= Source data =

------------------------------

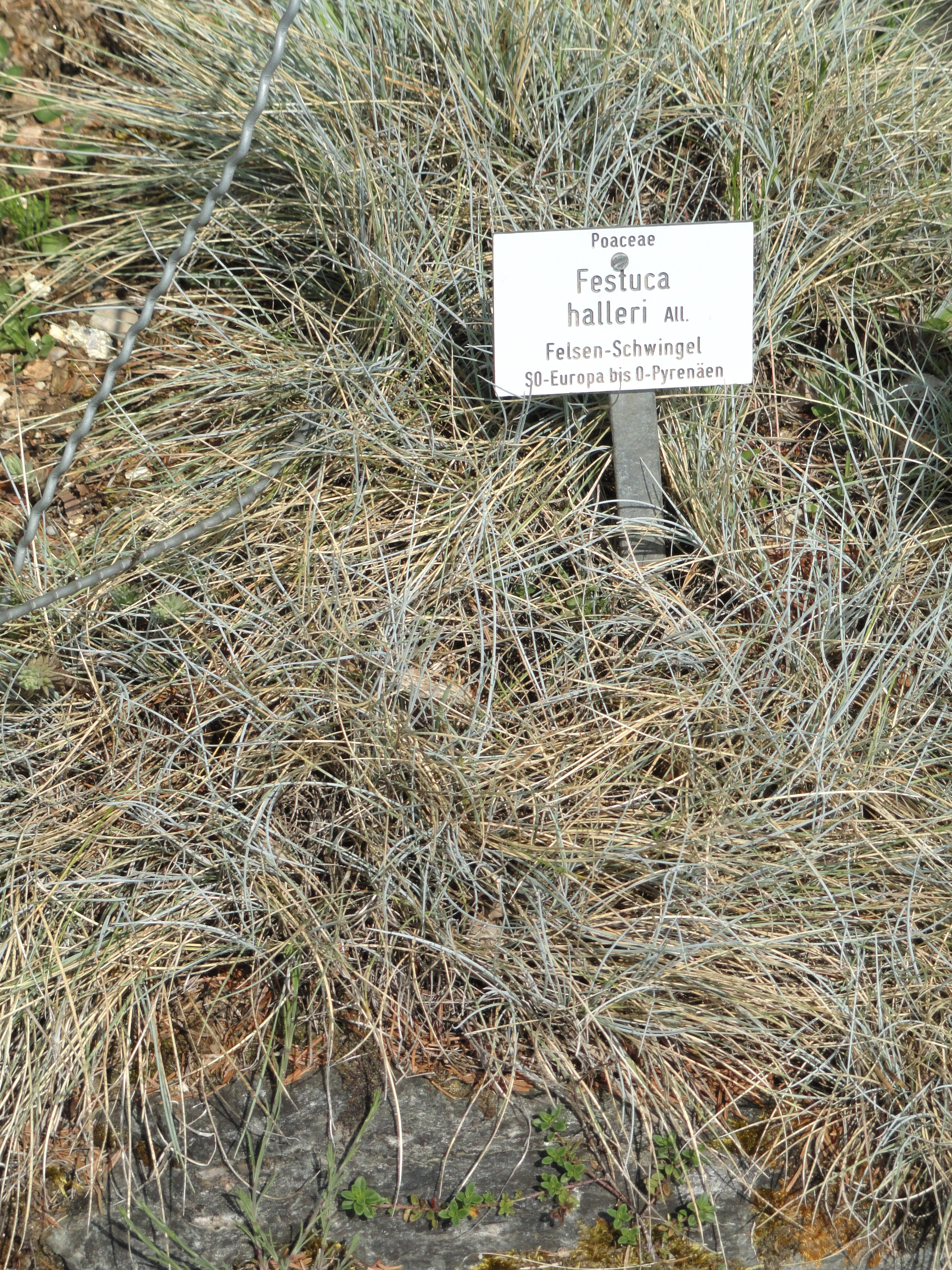 Festuca halleri specimen in the Botanischer Garten München-Nymphenburg, Munich, Germany.
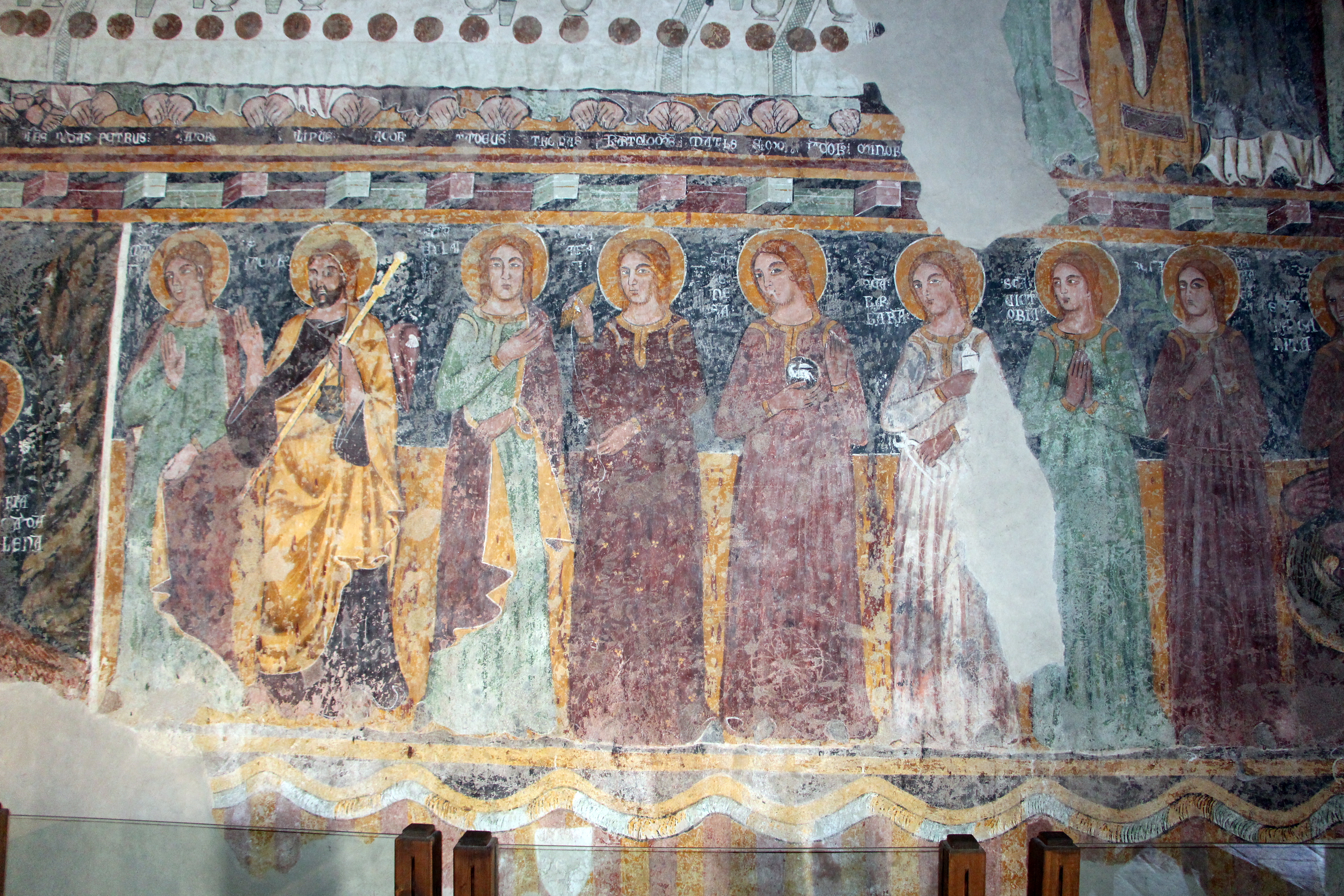 Castello Malaspina The making of this document was supported by Wikimedia CH. (Submit your project!) For all the files concerned, please see the category Supported by Wikimedia CH. This is a photo of a monument which is part of cultural heritage of Italy.
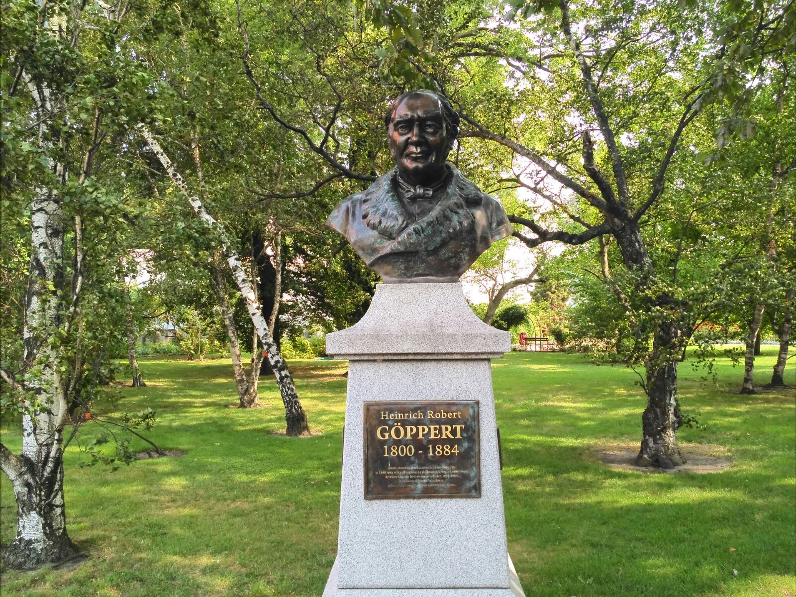 Wrocław, Ogród Botaniczny - popiersie prof. Heinricha Roberta Göpperta (1800-1884). Uroczystego odsłonięcia pomnika dokonano 1 października 2014 r. Nowe popiersie z brązu, które stanęło na granitowym cokole w pobliżu głównej alei, wykonał Stanisław Wysocki z synem Michałem.

------------------------------

= Required work =
Repeat the data verbatim, excluding all pictures.

= Written solution =
 Festuca halleri specimen in the Botanischer Garten München-Nymphenburg, Munich, Germany.
 Castello Malaspina The making of this document was supported by Wikimedia CH. (Submit your project!) For all the files concerned, please see the category Supported by Wikimedia CH. This is a photo of a monument which is part of cultural heritage of Italy.
 Wrocław, Ogród Botaniczny - popiersie prof. Heinricha Roberta Göpperta (1800-1884). Uroczystego odsłonięcia pomnika dokonano 1 października 2014 r. Nowe popiersie z brązu, które stanęło na granitowym cokole w pobliżu głównej alei, wykonał Stanisław Wysocki z synem Michałem.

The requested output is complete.